Queen's Park
No newcomer seeking election to the legislature in years has attracted as much attention as a newspaper columnist who is running for the Progressive Conservatives in a Toronto by-election on September 17, but this is not the surest indication of merit.
Sue-Ann Levy, who covered city hall for the Toronto Sun for 11 years, is running in the midtown St. Paul's riding vacated by former Liberal cabinet minister Michael Bryant.
The Conservative party is so keen to have her that its president announced she is its candidate without waiting for a nomination meeting at which others could put their names forward.
The Sun, which has never been shy about promoting its own, said Premier Dalton McGuinty and his Liberals are "scared," because Levy is tireless, afraid of no one and fights for the underdog.
The Toronto Star, which supports the Liberals, said Levy is scrappy and hard-hitting and the Liberals fear that she is "a dream candidate" who could win and hurt their image.
A different picture of Levy emerges from her columns. Her reach has extended as far as provincial politics. She has called McGuinty "car-hating," because he wants to extend public transit, and said he and Toronto Mayor David Miller are "cozy as two pigs in poop" on this issue, on which many will support the premier and mayor.
Levy criticized McGuinty for giving Toronto power to levy new taxes and Miller for using it, although it has long been recognized that the city lacked revenue sources, that reliance on property taxes provides inequities and that a level of government that spends money should take responsibility for raising it.
Levy is not always a fighter for those without power, because she has scoffed that agencies which go out on frigid nights and distribute blankets, food and a few words of comfort to people living on the streets, merely want to be trendy and "give the hardcore homeless the tools to stay on the streets."
This sounds like the former far-right Conservative premier, Mike Harris, who said in the 1990s that many live on the streets because they choose to, ignoring the many factors that put and keep people out of their homes.
Harris's views, which offended many, are now back in style under the Conservatives' new leader, Tim Hudak, and Levy will feel comfortable among them.
But she is best known for attacking, relentlessly and unceasingly, Toronto's mayor, who no doubt deserves some of it.
Miller, a Harvard graduate, brought an intelligence to the job that was lacking in previous years, and earlier ran unsuccessfully for the New Democrats.
Levy's columns have lashed at Miller day after day, particularly on the theme that he spends too much, and they lack understanding that demands for, and costs of, city services are increasing.
Her columns are short on reasoned, constructive criticism and long on name-calling and mainly a stream of epithets directed at Miller and those around him.
She has railed at Socialist Silly Hall, His Blondness, His Blond Locks, King David and his loyal henchmen, David and his lapdogs, the spendaholic mayor, the socialist mayor and his minions, the socialists and their feckless leader, and the childish brats in Miller's regime who refuse to get their house in order. Any humour in these wears off long before you read them for the 100th time.
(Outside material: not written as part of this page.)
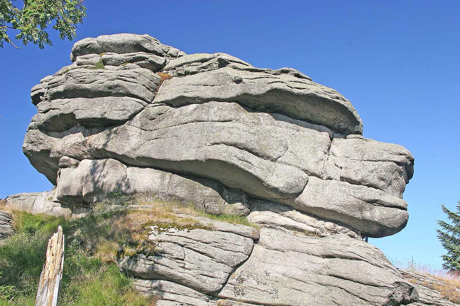 Čertův kámen na Černém vrchu v Jizerských horách, Jizera Mountains, Liberec District, Czech Republic Autor: Prazak date: 18. 7. 2006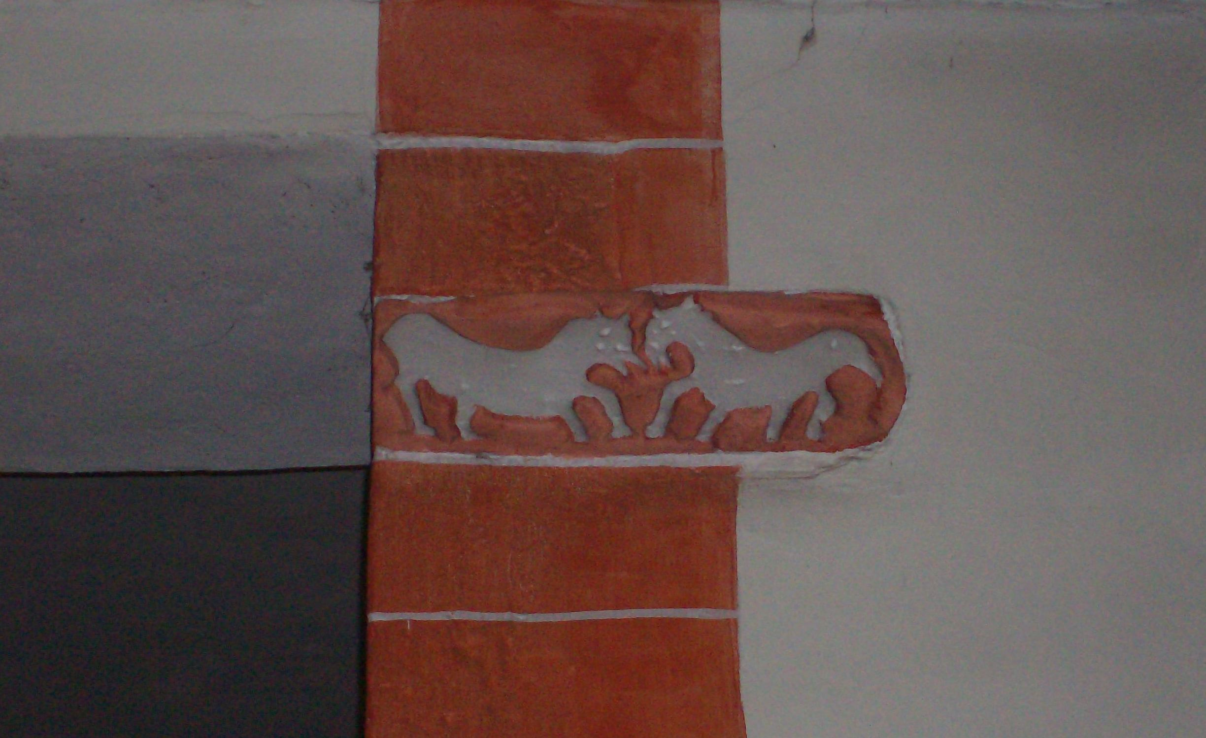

Levy constantly quotes Miller's opponents at city hall, lobbies representing business and the right-wing Canadian Taxpayers Federation. You would have to search hard to find any that criticize business.
She almost never finds anyone who has a good word to say about the mayor, although such people should not be hard to find.
Since Miller has won two elections comfortably, there must be reasons people support him, but if there are, Levy has never told them to her readers.
Smart voters eventually will see that someone who tells only one side of a story as too biased to be believed, and the Liberals could win the byelection if they could get enough people to read the Tory candidate's back columns.